## What to produce
The reply must contain exactly the lines below from the one with "sample: Ventral Nerve Cord" down to the one with "sample: Cilia; mouse epididymis", both included, and nothing more; please omit the pictures.

## Data in this exercise
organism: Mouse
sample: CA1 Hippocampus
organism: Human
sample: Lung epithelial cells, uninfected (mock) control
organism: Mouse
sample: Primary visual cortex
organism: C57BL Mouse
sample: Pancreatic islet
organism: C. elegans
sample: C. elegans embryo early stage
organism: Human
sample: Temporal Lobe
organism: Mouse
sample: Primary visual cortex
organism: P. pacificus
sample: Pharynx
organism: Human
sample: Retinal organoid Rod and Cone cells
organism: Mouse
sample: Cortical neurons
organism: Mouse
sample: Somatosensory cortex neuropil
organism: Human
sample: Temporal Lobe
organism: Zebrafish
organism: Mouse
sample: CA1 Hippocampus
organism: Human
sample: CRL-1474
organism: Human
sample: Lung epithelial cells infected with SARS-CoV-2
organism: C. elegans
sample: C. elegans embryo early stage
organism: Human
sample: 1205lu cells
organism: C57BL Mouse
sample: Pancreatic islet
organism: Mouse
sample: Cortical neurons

* * *

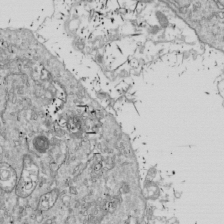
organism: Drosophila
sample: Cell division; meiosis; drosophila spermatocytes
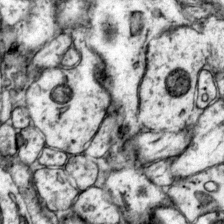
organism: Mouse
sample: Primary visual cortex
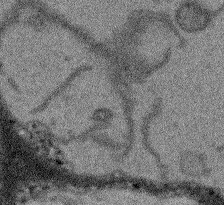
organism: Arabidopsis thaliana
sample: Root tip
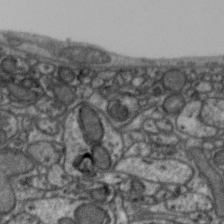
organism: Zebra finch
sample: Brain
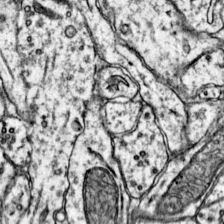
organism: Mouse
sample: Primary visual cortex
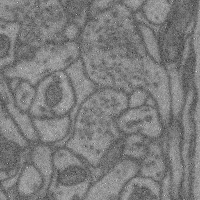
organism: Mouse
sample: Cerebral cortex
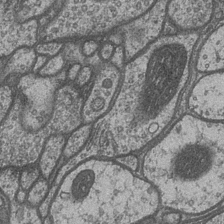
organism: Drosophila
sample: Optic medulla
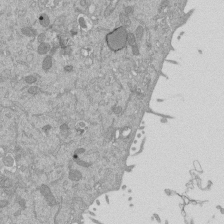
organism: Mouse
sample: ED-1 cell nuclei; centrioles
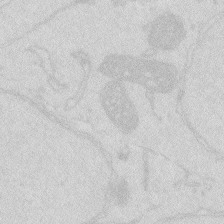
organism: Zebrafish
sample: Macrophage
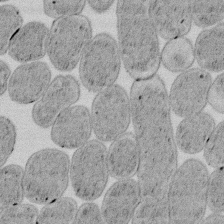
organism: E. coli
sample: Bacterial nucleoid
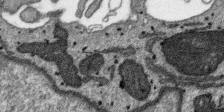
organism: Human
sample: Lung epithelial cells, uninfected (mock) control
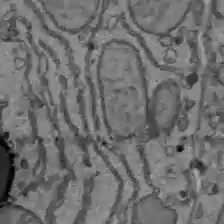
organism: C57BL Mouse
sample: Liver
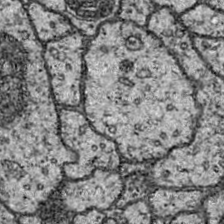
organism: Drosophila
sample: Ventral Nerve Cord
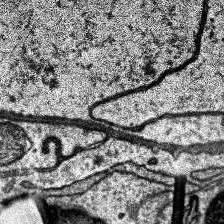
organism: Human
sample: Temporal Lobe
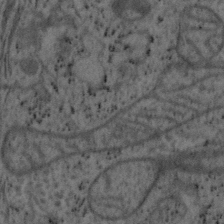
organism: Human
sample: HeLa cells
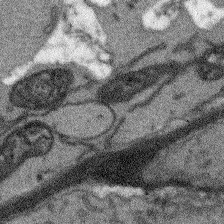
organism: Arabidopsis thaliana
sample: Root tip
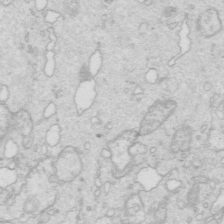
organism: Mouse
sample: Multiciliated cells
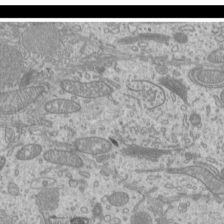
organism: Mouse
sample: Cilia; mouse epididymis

## Result for this exercise
sample: Ventral Nerve Cord
organism: Human
sample: Temporal Lobe
organism: Human
sample: HeLa cells
organism: Arabidopsis thaliana
sample: Root tip
organism: Mouse
sample: Multiciliated cells
organism: Mouse
sample: Cilia; mouse epididymis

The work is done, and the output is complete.